NOTE: This post was originally written in 2009 so it may be dated. I’m resurrecting it due to relative popularity. This post has been copied between several blogging systems (some of which were home-brewed) and some formatting has been lost along the way.

At several points in my .Net development career I’ve had the need to make an application I wrote scriptable. Sometimes it was to provide easy product extension to customers or lower level information workers. Sometimes it was to ease maintenance of very fine grained logic that has the capacity to change frequently or unpredictably. But every time I found it to be one of the more interesting facets of the project at hand.

Early in .Net’s history this was made easy by using Visual Studio for Applications (VSA) which allowed you to host arbitrary C# or VB.Net code within the executing AppDomain. Unfortunately VSA was plagued with resource leak problems and was therefore impractical in most enterprise situations. VSA was eventually deprecated.

One of the many alternatives is to perform dynamic, on-the-fly code compilation. While certainly quite manageable it was a bit more complex and much akin to cutting down a sapling with a chainsaw.
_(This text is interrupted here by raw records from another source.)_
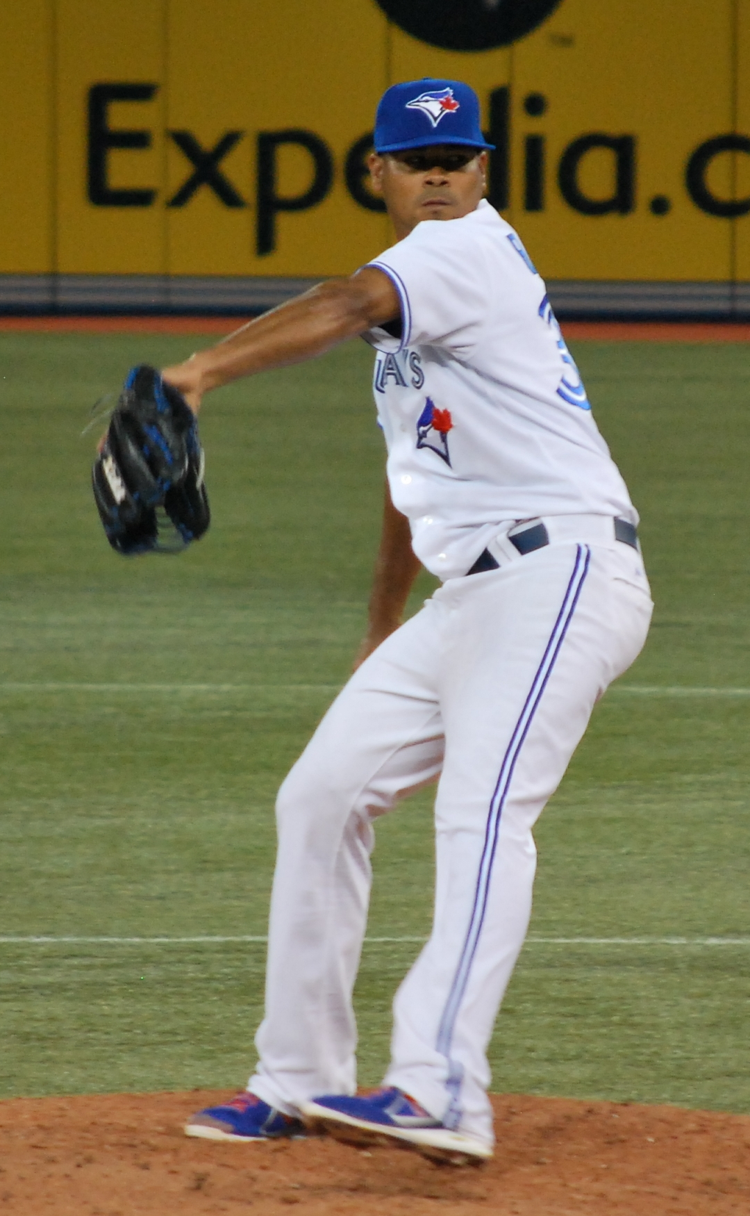 Esmil Rogers
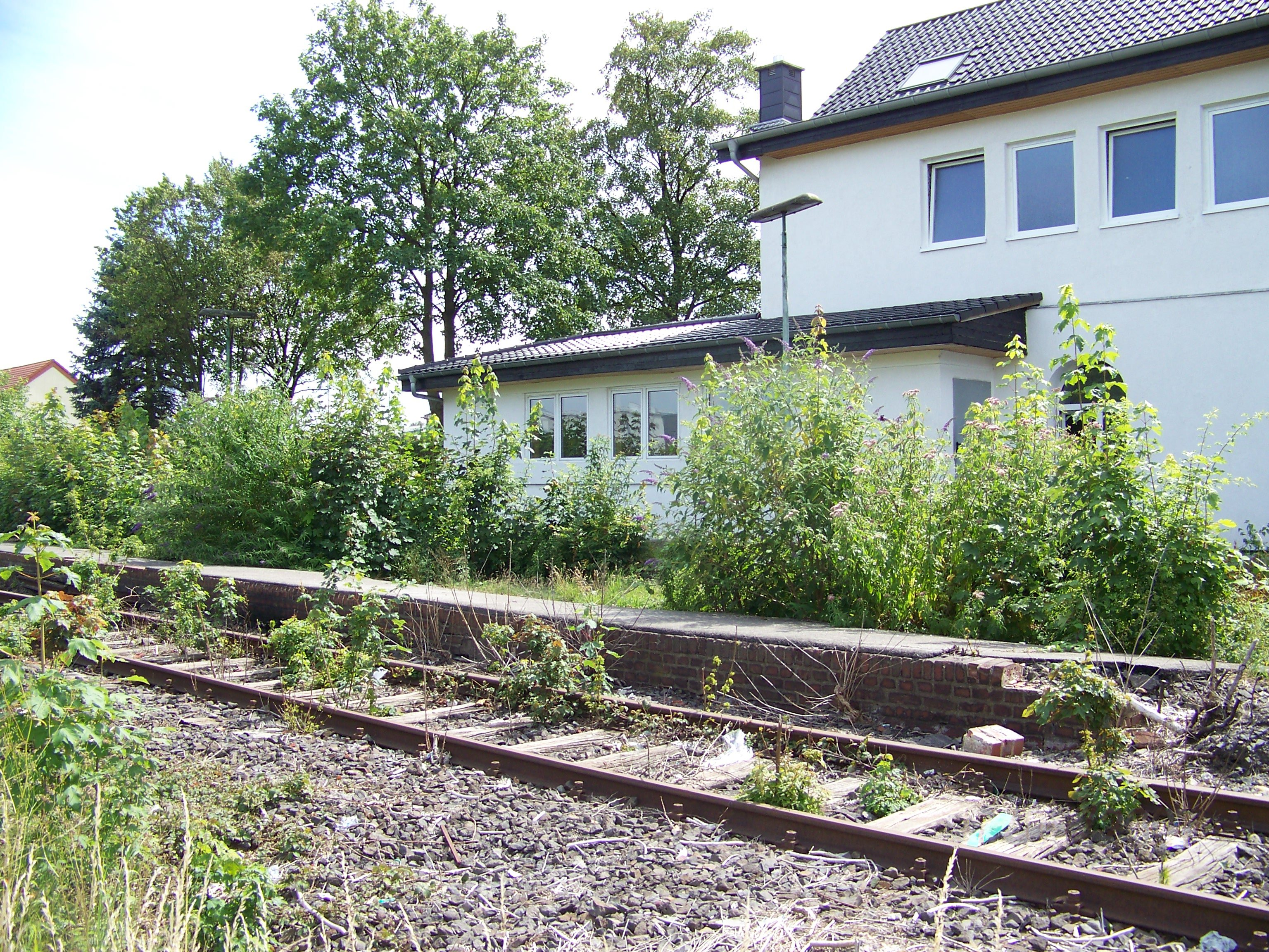 Foto vom ehemaligen Bahnhof Mariadorf auf der Ringbahn Herzogenrath–Alsdorf–Stolberg bei Streckenkilometer 10,2
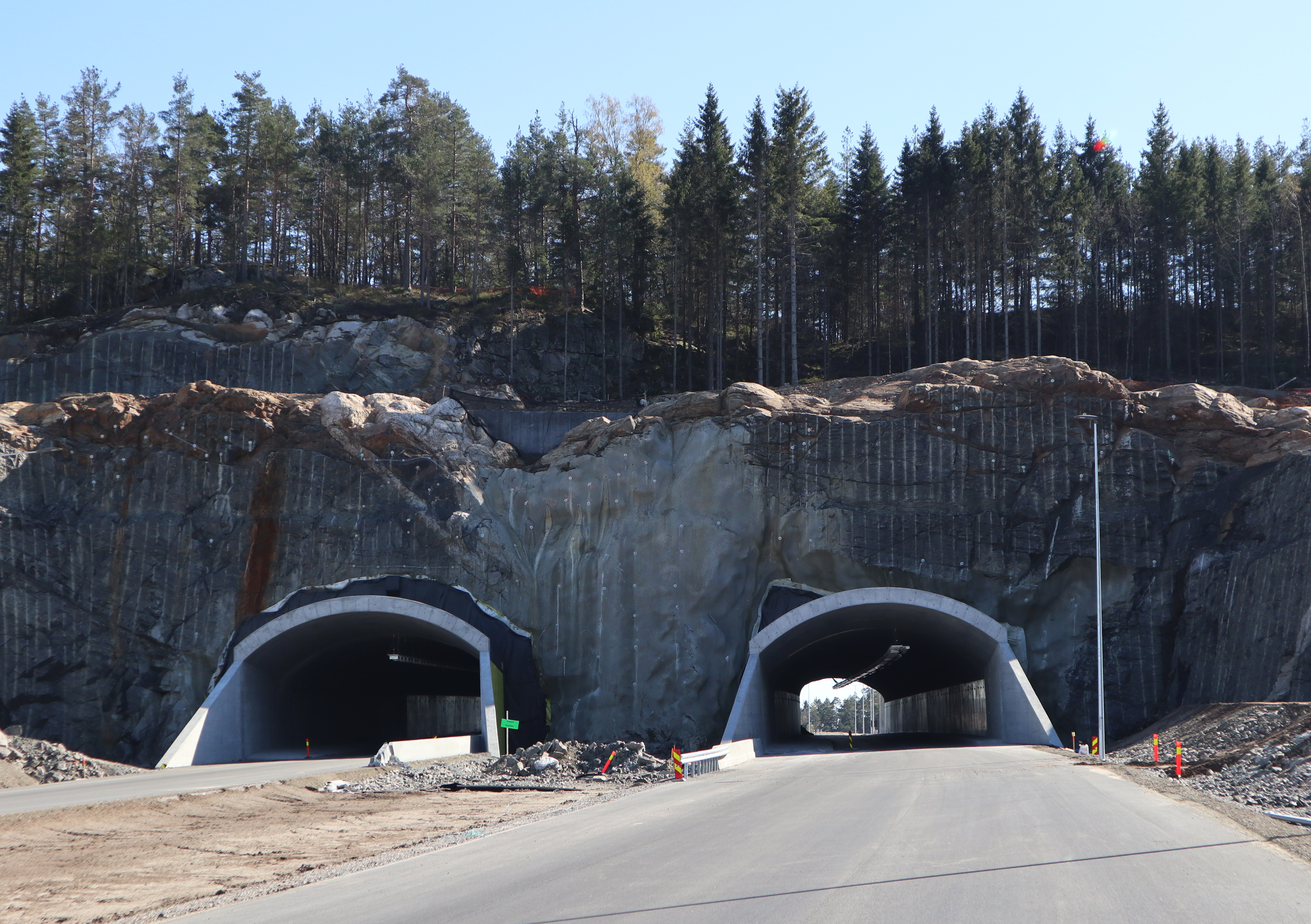 Træfjelltunnelen. Tunnelåpning mot øst. April 2019.
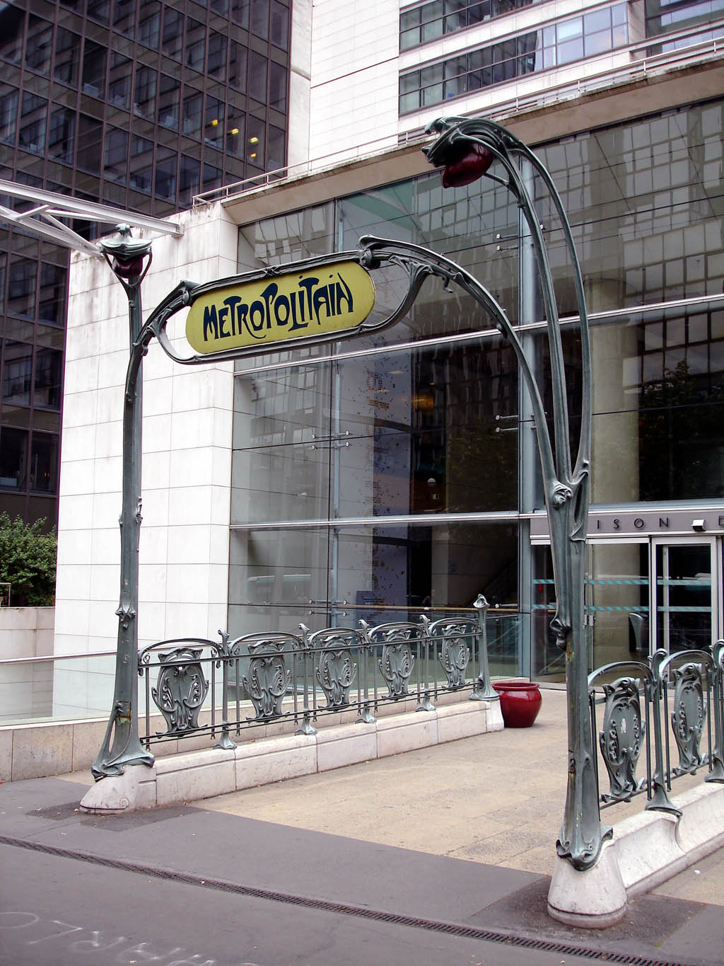 Maison de la RATP à Paris, France.
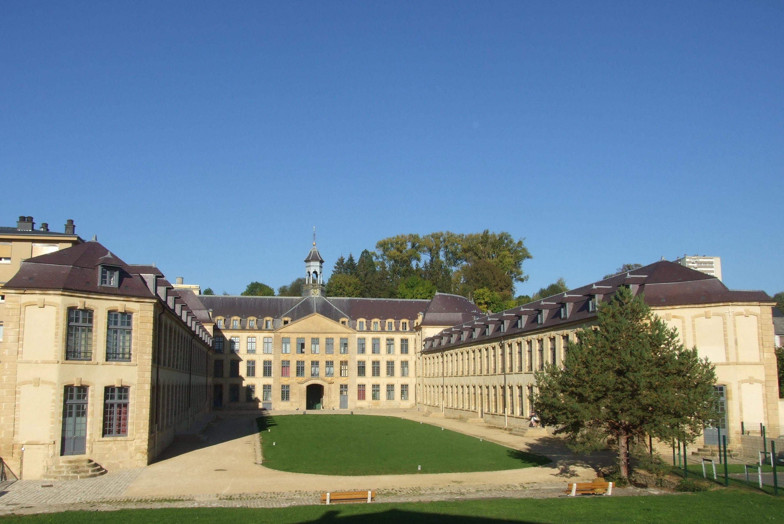 ancienne manufacture des draps
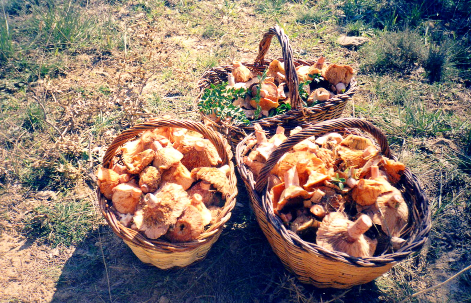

Another option that came along later is Visual Studio Tools for Applications which brought the Visual Studio IDE to the scripter.

My favorite avenue, however, is to host a Dynamic Language Runtime (DLR) and use a language like IronPython. Not only is it disgustingly simple to implement from a plumbing point of view but Python itself seems like a natural fit due to it’s simplicity. IronRuby‘s another wonderful choice but I’ll stick to IronPython for the scope of this post.

Examples

The demonstration I’m about to show you was done using Visual Studio 2008 and IronPython 2.6 RC2. All you have to do is reference:

  • IronPython.dll
  • Microsoft.Scripting.dll
  • Microsoft.Scripting.Core.dll

and your

project is ready to go. You may also want to reference IronPython.Modules.dll to get access to python’s standard library.

All of the following examples require the following imports:

using System;  
using IronPython.Hosting;  
using Microsoft.Scripting.Hosting; 

This is very basic. It simply executes a Python print statement.

static void Main(string[] args)
{
/* bring up an IronPython runtime */
ScriptEngine engine = Python.CreateEngine();
ScriptScope scope = engine.CreateScope();
/* create a source tree from code */
ScriptSource source =
engine.CreateScriptSourceFromString("print 'hello from python'");
/* run the script in the IronPython runtime */
source.Execute(scope);
}

which produces:

hello from python

Scripting isn’t very useful if the script can’t affect the AppDomain around it. Here’s an example that modifies an integer from the calling program.

static void Main(string[] args)
{
ScriptEngine engine = Python.CreateEngine();
ScriptScope scope = engine.CreateScope();
/* create a Python variable "i" with the value 1 */
scope.SetVariable("i", 1);
/* this script will simply add 1 to it */
ScriptSource source = engine.CreateScriptSourceFromString("i += 1");
source.Execute(scope);
/* pull the value back out of IronPython and display it */
Console.WriteLine(scope.GetVariable<int>("i").ToString());
}

producing

2

Naturally scripts would frequently operate on domain objects in the real world:

public class Employee
{
public double Salary { get; set; }
public bool Good { get; set; }
}

The following code conditionally modifies an Employee object.

static void Main(string[] args)
{
Employee employee = new Employee() { Salary = 50000, Good = true };
ScriptEngine engine = Python.CreateEngine();
ScriptScope scope = engine.CreateScope();
scope.SetVariable("employee", employee);
/* a more complex script this time */
ScriptSource source = engine.CreateScriptSourceFromString(
@"
def evaluate(e):
if e.Good:
e.Salary *= 1.05
evaluate(employee)
");
source.Execute(scope);
Console.WriteLine(scope.GetVariable<Employee>("employee").Salary);
}

You can also call functions in a python script:

ScriptSource source = engine.CreateScriptSourceFromString(
@"
def fun():
print 'hello from example function'
");
engine.Operations.Invoke(scope.GetVariable("fun"));

Conclusion

As you can see there really isn’t much plumbing involved in hosting an IronPython runtime. In my opinion it combines both ease and power producing nearly perfect extension.